Fischer faces former U.S. Sen. Bob Kerrey in the race to replace retiring Democratic Sen. Ben Nelson in the Republican-leaning state.

End the Gridlock was established in April in Washington, D.C., and has spent entirely in opposition to Fischer.  Nonetheless, End the Gridlock’s website says it plans to focus on “high-impact races” and names only Nebraska as such a race.

Its most recent quarterly filing shows the super PAC took in $229,000 through the end of June. The top donor, Hollywood producer Sidney Kimmel, gave $100,000. Kimmel earned his fortune as founder of the Jones Apparel Group, known for such brands as Jones New York and 9 West. More recent disclosures by the super PAC Majority PAC, whose goal is helping Democrats maintain control of the U.S. Senate, show transfers to End the Gridlock totaling more than $257,000 as well.

The only Nebraska-based donor currently on record is Richard Holland, who helped build one of Omaha’s largest ad agencies. As of the end of June, he contributed $25,000 to the super PAC. 

Fischer’s victory over state Attorney General Jon Bruning and state Treasurer Don Stenberg in the Republican primary came as a surprise. The Republican establishment spent hundreds of thousands backing Bruning, and conservative super PACs spent more than $1 million backing Stenberg, according to the Center for Responsive Politics.
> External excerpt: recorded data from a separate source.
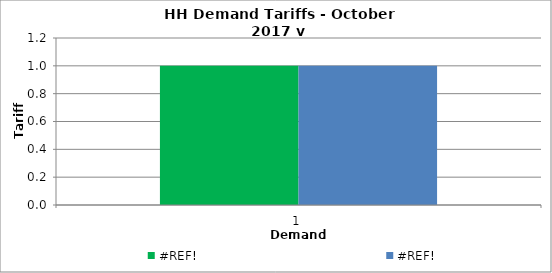
| Category | #REF! |
|---|---|
| 0 | 1 |
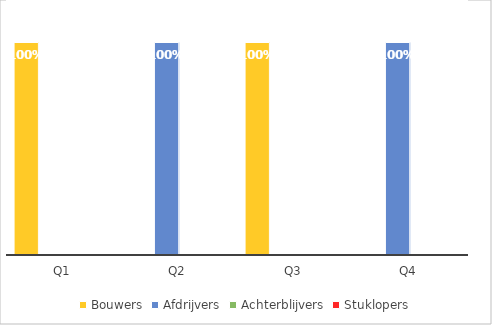
| Category | Bouwers | Afdrijvers | Achterblijvers | Stuklopers |
|---|---|---|---|---|
| Q1 | 1 | 0 | 0 | 0 |
| Q2 | 0 | 1 | 0 | 0 |
| Q3 | 1 | 0 | 0 | 0 |
| Q4 | 0 | 1 | 0 | 0 |
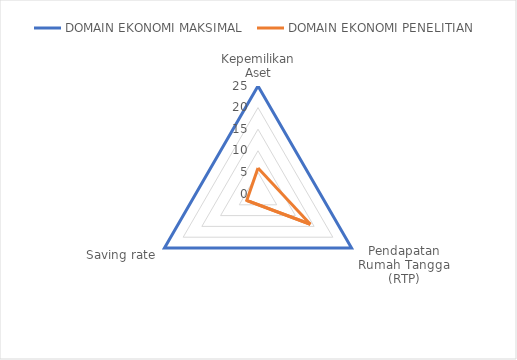
| Category | DOMAIN EKONOMI MAKSIMAL  | DOMAIN EKONOMI PENELITIAN  |
|---|---|---|
| Kepemilikan Aset | 25 | 6 |
| Pendapatan Rumah Tangga (RTP) | 25 | 14 |
| Saving rate | 25 | 3 |
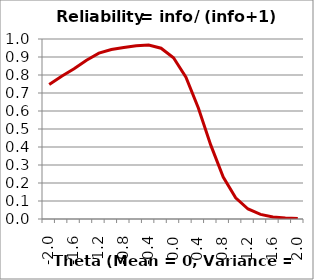
| Category | Reliability |
|---|---|
| -2.0 | 0.747 |
| -1.8 | 0.794 |
| -1.6 | 0.835 |
| -1.4 | 0.882 |
| -1.2 | 0.921 |
| -1.0 | 0.942 |
| -0.8 | 0.952 |
| -0.6 | 0.963 |
| -0.4 | 0.967 |
| -0.2 | 0.949 |
| 0.0 | 0.896 |
| 0.2 | 0.788 |
| 0.4 | 0.616 |
| 0.6 | 0.41 |
| 0.8 | 0.233 |
| 1.0 | 0.117 |
| 1.2 | 0.056 |
| 1.4 | 0.026 |
| 1.6 | 0.012 |
| 1.8 | 0.005 |
| 2.0 | 0.002 |
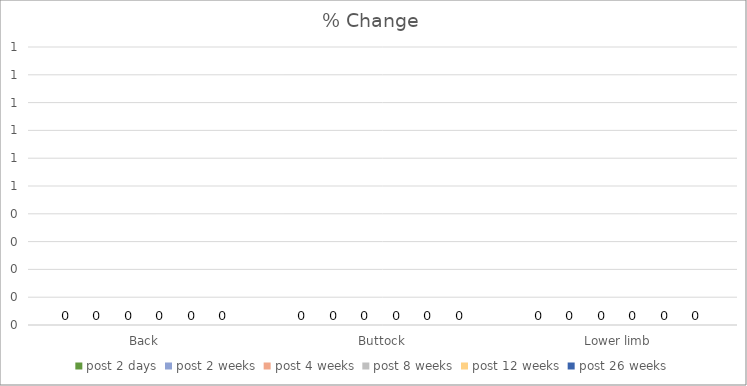
| Category | post 2 days | post 2 weeks | post 4 weeks | post 8 weeks | post 12 weeks | post 26 weeks |
|---|---|---|---|---|---|---|
| Back | 0 | 0 | 0 | 0 | 0 | 0 |
| Buttock | 0 | 0 | 0 | 0 | 0 | 0 |
| Lower limb | 0 | 0 | 0 | 0 | 0 | 0 |
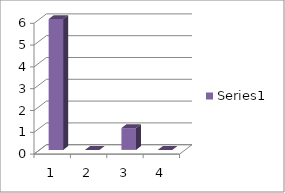
| Category | Series 0 |
|---|---|
| 0 | 6 |
| 1 | 0 |
| 2 | 1 |
| 3 | 0 |
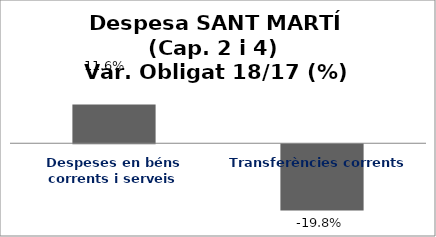
| Category | Series 0 |
|---|---|
| Despeses en béns corrents i serveis | 0.116 |
| Transferències corrents | -0.198 |
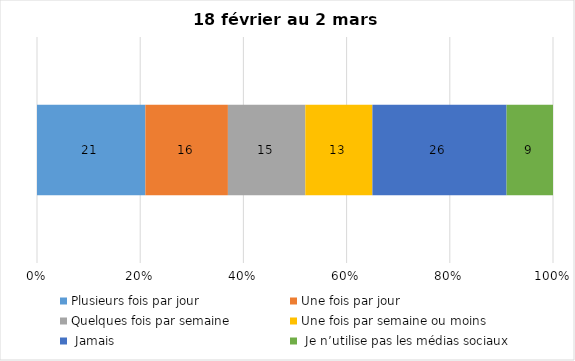
| Category | Plusieurs fois par jour | Une fois par jour | Quelques fois par semaine   | Une fois par semaine ou moins   |  Jamais   |  Je n’utilise pas les médias sociaux |
|---|---|---|---|---|---|---|
| 0 | 21 | 16 | 15 | 13 | 26 | 9 |
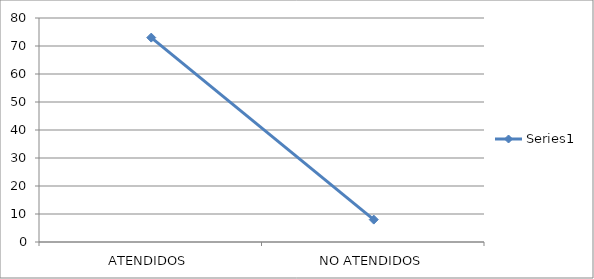
| Category | Series 0 |
|---|---|
| ATENDIDOS | 73 |
| NO ATENDIDOS | 8 |

Fischer got a late endorsement from former Alaska Gov. Sarah Palin and triumphed thanks to 11th-hour support from a super PAC funded by TD Ameritrade founder Joe Ricketts.

The New York Times rates the Nebraska seat a “likely, though not surefire” pickup for the GOP, though it increasingly looks more certain. Fischer has a wide lead in the polls, as Kerrey has been criticized for spending the last 10 years in New York, where he served as the president of The New School.